Problem to work on:
In the listing that follows, the range to quote begins at the line that has "25086 | 19618 |" and ends after the line that has "35636 | 13116 |"; quote it verbatim and add nothing.

Available records:
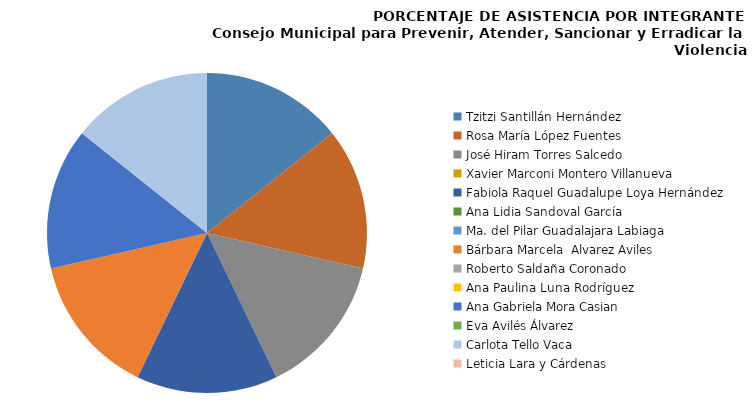
| Category | Series 0 |
|---|---|
| Tzitzi Santillán Hernández | 1 |
| Rosa María López Fuentes | 1 |
| José Hiram Torres Salcedo | 1 |
| Xavier Marconi Montero Villanueva | 0 |
| Fabiola Raquel Guadalupe Loya Hernández | 1 |
| Ana Lidia Sandoval García | 0 |
| Ma. del Pilar Guadalajara Labiaga | 0 |
| Bárbara Marcela  Alvarez Aviles  | 1 |
| Roberto Saldaña Coronado | 0 |
| Ana Paulina Luna Rodríguez | 0 |
| Ana Gabriela Mora Casian | 1 |
| Eva Avilés Álvarez | 0 |
| Carlota Tello Vaca | 1 |
| Leticia Lara y Cárdenas | 0 |
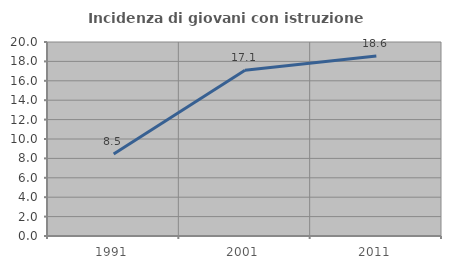
| Category | Incidenza di giovani con istruzione universitaria |
|---|---|
| 1991.0 | 8.462 |
| 2001.0 | 17.094 |
| 2011.0 | 18.557 |
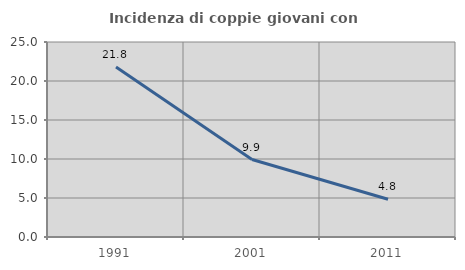
| Category | Incidenza di coppie giovani con figli |
|---|---|
| 1991.0 | 21.793 |
| 2001.0 | 9.933 |
| 2011.0 | 4.843 |
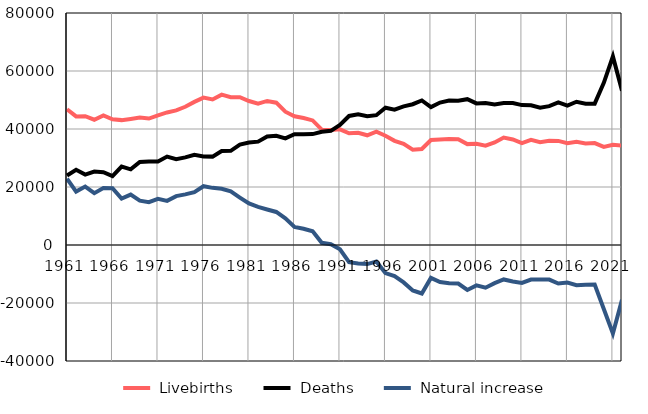
| Category |  Livebirths |  Deaths |  Natural increase |
|---|---|---|---|
| 1961.0 | 46788 | 23930 | 22858 |
| 1962.0 | 44342 | 25923 | 18419 |
| 1963.0 | 44412 | 24268 | 20144 |
| 1964.0 | 43204 | 25319 | 17885 |
| 1965.0 | 44704 | 25086 | 19618 |
| 1966.0 | 43324 | 23724 | 19600 |
| 1967.0 | 43064 | 27030 | 16034 |
| 1968.0 | 43467 | 26079 | 17388 |
| 1969.0 | 43926 | 28639 | 15287 |
| 1970.0 | 43601 | 28826 | 14775 |
| 1971.0 | 44720 | 28796 | 15924 |
| 1972.0 | 45712 | 30498 | 15214 |
| 1973.0 | 46406 | 29561 | 16845 |
| 1974.0 | 47665 | 30198 | 17467 |
| 1975.0 | 49341 | 31096 | 18245 |
| 1976.0 | 50819 | 30547 | 20272 |
| 1977.0 | 50183 | 30476 | 19707 |
| 1978.0 | 51837 | 32438 | 19399 |
| 1979.0 | 50971 | 32470 | 18501 |
| 1980.0 | 50958 | 34601 | 16357 |
| 1981.0 | 49642 | 35329 | 14313 |
| 1982.0 | 48752 | 35636 | 13116 |
| 1983.0 | 49671 | 37430 | 12241 |
| 1984.0 | 49071 | 37676 | 11395 |
| 1985.0 | 45976 | 36768 | 9208 |
| 1986.0 | 44402 | 38201 | 6201 |
| 1987.0 | 43783 | 38193 | 5590 |
| 1988.0 | 42954 | 38252 | 4702 |
| 1989.0 | 39803 | 39056 | 747 |
| 1990.0 | 39640 | 39365 | 275 |
| 1991.0 | 39877 | 41373 | -1496 |
| 1992.0 | 38545 | 44495 | -5950 |
| 1993.0 | 38703 | 45074 | -6371 |
| 1994.0 | 37833 | 44419 | -6586 |
| 1995.0 | 39089 | 44763 | -5674 |
| 1996.0 | 37676 | 47349 | -9673 |
| 1997.0 | 35929 | 46658 | -10729 |
| 1998.0 | 34881 | 47784 | -12903 |
| 1999.0 | 32868 | 48545 | -15677 |
| 2000.0 | 33116 | 49834 | -16718 |
| 2001.0 | 36204 | 47542 | -11338 |
| 2002.0 | 36372 | 49127 | -12755 |
| 2003.0 | 36581 | 49786 | -13205 |
| 2004.0 | 36482 | 49757 | -13275 |
| 2005.0 | 34785 | 50279 | -15494 |
| 2006.0 | 34904 | 48817 | -13913 |
| 2007.0 | 34267 | 48999 | -14732 |
| 2008.0 | 35339 | 48494 | -13155 |
| 2009.0 | 37053 | 48934 | -11881 |
| 2010.0 | 36407 | 48965 | -12558 |
| 2011.0 | 35148 | 48245 | -13097 |
| 2012.0 | 36294 | 48195 | -11901 |
| 2013.0 | 35457 | 47323 | -11866 |
| 2014.0 | 35962 | 47881 | -11919 |
| 2015.0 | 35889 | 49179 | -13290 |
| 2016.0 | 35074 | 48037 | -12963 |
| 2017.0 | 35564 | 49402 | -13838 |
| 2018.0 | 34986 | 48723 | -13737 |
| 2019.0 | 35138 | 48745 | -13607 |
| 2020.0 | 33849 | 55920 | -22071 |
| 2021.0 | 34540 | 65043 | -30503 |
| 2022.0 | 34317 | 53214 | -18897 |
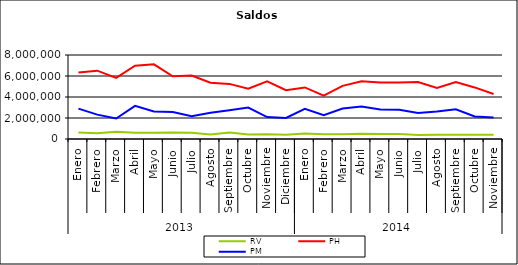
| Category | RV | PH | PM |
|---|---|---|---|
| 0 | 625726.624 | 6338490.057 | 2894951.851 |
| 1 | 552164.14 | 6505711.807 | 2320902.81 |
| 2 | 684317.675 | 5822855.149 | 1948127.804 |
| 3 | 601474.166 | 6976391.987 | 3151453.143 |
| 4 | 590050.657 | 7107878.906 | 2620515.735 |
| 5 | 624993.58 | 5975534.656 | 2574055.31 |
| 6 | 600696.535 | 6050025.472 | 2173848.831 |
| 7 | 419012.816 | 5367684.924 | 2503871.717 |
| 8 | 611730.758 | 5247250.768 | 2727549.288 |
| 9 | 419155.215 | 4784420.625 | 2990459.774 |
| 10 | 447319.577 | 5481772.72 | 2092491.866 |
| 11 | 408611.698 | 4646492.747 | 1999878.157 |
| 12 | 527889.485 | 4912075.273 | 2877652.76 |
| 13 | 454567.098 | 4120538.063 | 2278357.683 |
| 14 | 451499.2 | 5057360.029 | 2895505.472 |
| 15 | 496328.639 | 5498657.25 | 3083378.882 |
| 16 | 484463.452 | 5384146.137 | 2812191.042 |
| 17 | 465266.869 | 5373295.415 | 2775261.669 |
| 18 | 390003.439 | 5435984.925 | 2470327.976 |
| 19 | 403145.138 | 4872387.208 | 2622344.549 |
| 20 | 394930.475 | 5416500.478 | 2826484.554 |
| 21 | 412609.452 | 4912801.025 | 2138213.269 |
| 22 | 402733.198 | 4288987.896 | 2045982.83 |

Reply to the exercise:
| 1965.0 | 44704 | 25086 | 19618 |
| 1966.0 | 43324 | 23724 | 19600 |
| 1967.0 | 43064 | 27030 | 16034 |
| 1968.0 | 43467 | 26079 | 17388 |
| 1969.0 | 43926 | 28639 | 15287 |
| 1970.0 | 43601 | 28826 | 14775 |
| 1971.0 | 44720 | 28796 | 15924 |
| 1972.0 | 45712 | 30498 | 15214 |
| 1973.0 | 46406 | 29561 | 16845 |
| 1974.0 | 47665 | 30198 | 17467 |
| 1975.0 | 49341 | 31096 | 18245 |
| 1976.0 | 50819 | 30547 | 20272 |
| 1977.0 | 50183 | 30476 | 19707 |
| 1978.0 | 51837 | 32438 | 19399 |
| 1979.0 | 50971 | 32470 | 18501 |
| 1980.0 | 50958 | 34601 | 16357 |
| 1981.0 | 49642 | 35329 | 14313 |
| 1982.0 | 48752 | 35636 | 13116 |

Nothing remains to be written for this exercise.